The Canadian credit rating agency, DBRS, painted a worst-case scenario for the U.K. economy following Brexit, claiming growth could grind to a halt by 2022.

Britain is due to leave the European Union in March 2019, before a 21-month transition period kicks in with a full exit due on December 31, 2020.

In a presentation to bankers and asset managers based in the City of London, DBRS said Thursday that the immediate period after 2020 could be difficult years.

The ratings firm claimed that in its adverse scenario, growth would turn negative by around the middle of 2022, with trade starting to shrink around a year earlier.

The Co-Head of Sovereign Ratings at DBRS, Nicholas James, said the government’s fiscal deficit could also return to 2015 levels.

“It is still smaller than in the aftermath of the financial crisis. It would see the U.K. debt ratio rise to 92 percent (of gross domestic product),” she said.

In comparison, the International Monetary Fund’s April forecast estimated that U.K. public debt as a percentage of GDP will fall below 84 percent in 2022.

James predicted that given a “hard Brexit” British consumers would feel the pinch most with disposable income shrinking and unemployment rising to around 5.8 percent by 2022.
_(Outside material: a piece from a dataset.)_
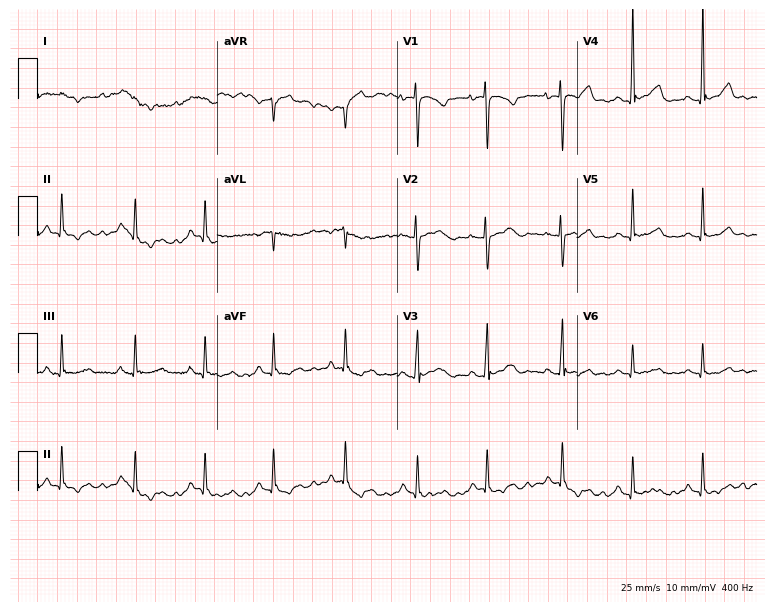
12-lead ECG from a 43-year-old woman (7.3-second recording at 400 Hz). No first-degree AV block, right bundle branch block, left bundle branch block, sinus bradycardia, atrial fibrillation or sinus tachycardia recorded for this tracing.

The forecast is based on the harshest of exits and assumes that the U.K. leaves Europe with no trade deal, an exit from both the single market and customs union and no “passporting rights.” These passporting rights remove regulatory barriers to sell services to EU countries and are seen as particularly crucial to the banking industry.

The DBRS model also assumed a 15 percent depreciation in the value of sterling and a reversal of the interest rate rises that capital markets currently have factored in.

James said the United Kingdom’s triple-A sovereign rating remained well placed for now and that the country’s debt profile, with its unusually long average repayment terms, should allow the country to ride out any storm.

“The U.K. has average repayment terms of around 15 years. That means that rollover risks from any temporary shocks are greatly reduced,” she said.

James added that following an average shock the U.K. tends to recover quickly, regaining its poise within five economic quarters.